Some fun wild garlic facts:

~ Wild garlic was introduced from Europe where it was used as a flavoring in food

~ It has four and half times more sulfur compounds than common garlic, which means it is intensely good for you, offering all kinds of antibacterial and antiviral properties

~ It is considered one of the most versatile plants on earth and has been used for thousands of years to maintain and improve health

“Wild Garlic Soup”

Prep Time: 10 minutes

Cook Time: 1 hour, 15 minutes

Total Time: 1 hour, 25 minutes

Yield: 6 cups or 4-6 servings

“Wild Garlic Soup”


  • 3/4 cup wild garlic, cleaned, green stalk snipped, outer layer peeled, and root removed
  • 2 cups fennel bulb, diced
  • 2 cups red skinned potatoes, cut into small chunks
  • 8 cups vegetable stock
  • 2 tablespoons + 1/4 cup olive oil
  • 1 pinch cardamom
  • 1 pinch cinnamon
  • 1 pinch cayenne
  • 2 tablespoons sherry
  • 2 tablespoons fresh chervil or thyme
  • Salt and pepper, to taste


  1. Blanch the garlic for 3 minutes in a large heavy-bottomed pot filled with boiling water, then drain and run under cold water and set aside.
  2. Heat 2 tablespoons olive oil in the same pot and sweat the fennel and garlic until browned, soft and translucent. Sprinkle with salt along the way to help release the juices.
  3. Add the potatoes and vegetable stock and simmer covered for about 1 hour, until potatoes are fork tender.
  4. Transfer all contents of the pot to a blender and puree on high for 2-3 minutes. In the last 30 seconds, pour the 1/4 cup olive oil in a thin steady stream to emulsify the soup.
  5. Pour the contents of the blender through a fine mesh strainer back into the pot, leaving the heat off. This will remove the woody fibers from the garlic. Mix in the cardamom, cinnamon, cayenne, and sherry. Add salt and pepper to taste. Serve in bowls with a sprinkling of fresh herbs. This soup is also wonderful served at room temperature or chilled and is even better the next day.

Leave a Comment



  1. Wow! I never would have thought, Georgia! Thanks so much.

  2. i want some!

  3. This looks delicious! I love the idea of using oil instead of cream! I also like the picture of the turkey. Great post, thanks for sharing!

  4. PJ Mouquin says:

    I’m going to try this recipe! I remember when you and your Daddy collected the wild “chives” to make an omelet. You were in preschool at the time. This morning I had an old Mouquin restaurant recipe that was written up in an OHenry short story: dent de lion avec oeuf I steamed dandelion greens and served them with a poached egg on top!

  5. RRubio says:

    Wow! I made this. It is fantastic! Thank, Georgia. I have been wanting to do something with the wild garlic in my yard for years.

  6. I love your blog; just discovered it and it’s fabulous. This recipe looks amazing and I can’t wait to try it. Thank you for sharing. Have a great night!

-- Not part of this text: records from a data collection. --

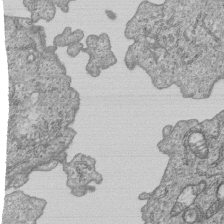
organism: Human
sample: MDA-MB-231 cells
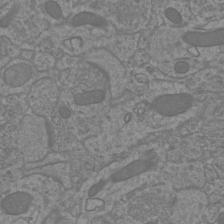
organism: Mouse
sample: Cortical neurons
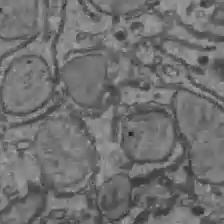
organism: C57BL Mouse
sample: Liver
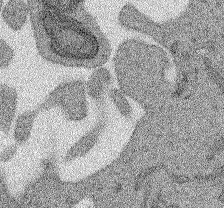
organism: Human
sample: HeLa cells
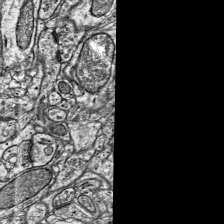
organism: Mouse
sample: Visual Cortex
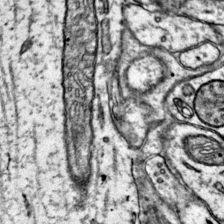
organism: Mouse
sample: Primary visual cortex
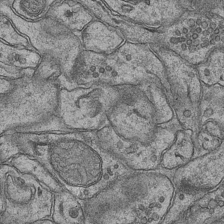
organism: Mouse
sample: CA1 Hippocampus
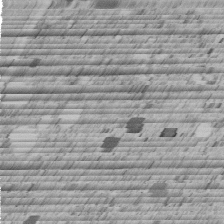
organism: C. elegans
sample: C. elegans embryo early stage
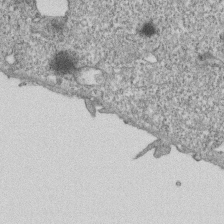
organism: Human
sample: HeLa cell HIV synapse
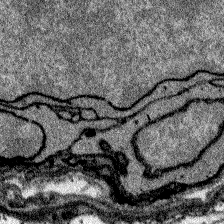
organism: Zebrafish
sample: Larval olfactory bulb
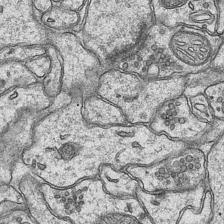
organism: Mouse
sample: CA1 Hippocampus
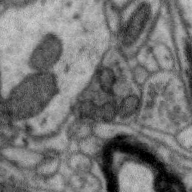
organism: Zebra finch
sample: Brain
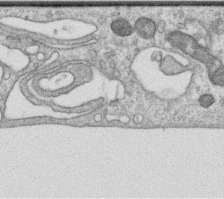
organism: Human
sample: Centriole in RPE cells
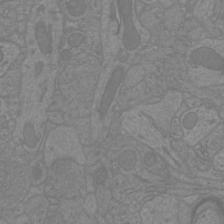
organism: Mouse
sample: Cortical neurons
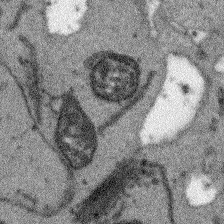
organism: Arabidopsis thaliana
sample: Root tip
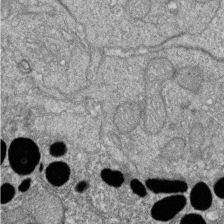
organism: Zebrafish
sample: Cilia; retinal pigment epithelium
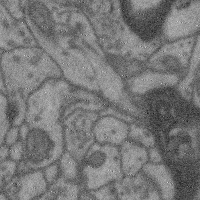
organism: Mouse
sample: Cerebral cortex
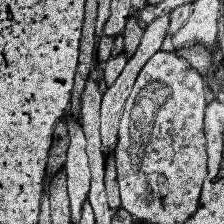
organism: Human
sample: Temporal Lobe
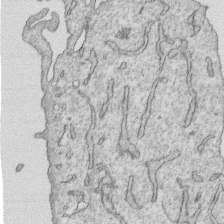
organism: Human
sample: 1205lu cells
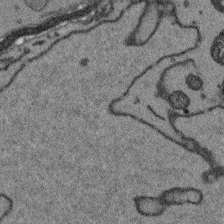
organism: Arabidopsis thaliana
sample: Root tip
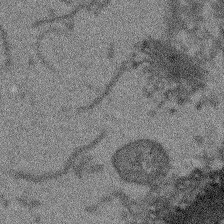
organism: Arabidopsis thaliana
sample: Root tip
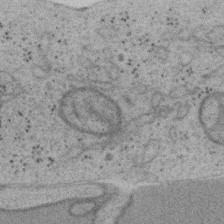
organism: Human
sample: HeLa cells
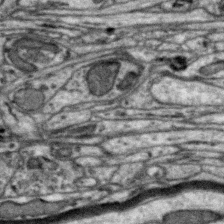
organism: Zebra finch
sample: Brain
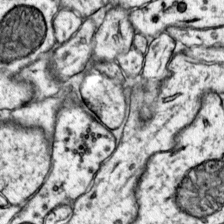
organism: Mouse
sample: Primary visual cortex
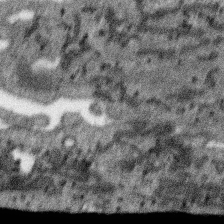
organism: Human
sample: Lung epithelial cells infected with SARS-CoV-2
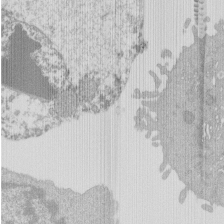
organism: Mouse
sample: Activated Pmel transgenic CD8+ T Cells
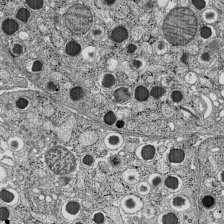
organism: C57BL Mouse
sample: Pancreatic islet
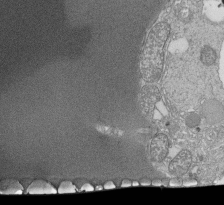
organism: Tetrahymena
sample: Cilia in tetrahymena
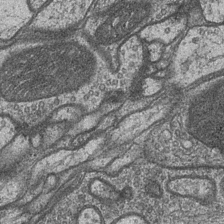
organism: Drosophila
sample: Optic medulla
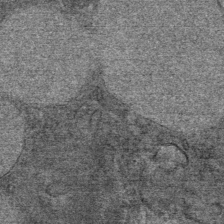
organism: Mouse
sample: Mouse Salivary gland
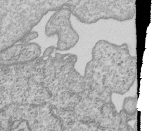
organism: Human
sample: MDA-MB-231 cells
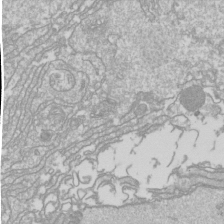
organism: Drosophila
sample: Cell division; meiosis; drosophila spermatocytes
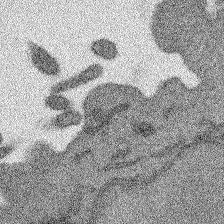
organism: Human
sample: HeLa cells
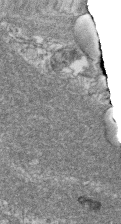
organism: Zebrafish
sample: Cilia; retinal pigment epithelium
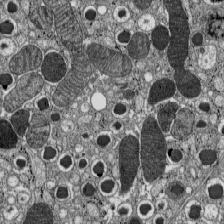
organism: C57BL Mouse
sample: Pancreatic islet
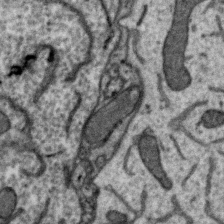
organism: Zebra finch
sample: Brain
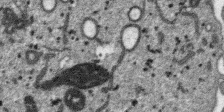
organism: Human
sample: Lung epithelial cells infected with SARS-CoV-2
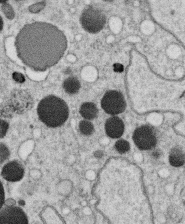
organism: C. elegans
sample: C. elegans oocyte; sperm cells

  7. That looks mighty tasty. I don’t think we have that plant here. Couldn’t I use a leek and/or garlic? Change the name, of course.

    • Georgia says:

      Yes, I think if you blanch regular garlic cloves many times it could work. And leeks would be nice of course too. Let me know if you do it and how it turns out! It really is wonderful and so clean tasting.

  8. we make wild onion soup every spring! yum!

  9. Penny Wolf says:

    I love the look of this recipe and am going to try garlic scapes in place of the garlic. I am uncertain of amounts of scapes though. We aren’t
    afraid of flavor but still I do not want to ruin the soup. I am thinking of an even swap. What are your thoughts?

    • Yes, go for an even swap. You can always add more vegetable stock if need be, but if you blanch the scapes the way I did the green garlic you should be fine. Let me know how it goes!

  10. Georgia says:

    Oh great, sherry works wonders! I like texture too with soup. I only strained it because wild garlic has these sharp fibrous bits that feel funny in the mouth. But I don’t think scapes do. And now that I think about it, you may not need to blanch scapes. Take a taste of them raw and see how assertive they are and go based on that. I’m glad it was a success!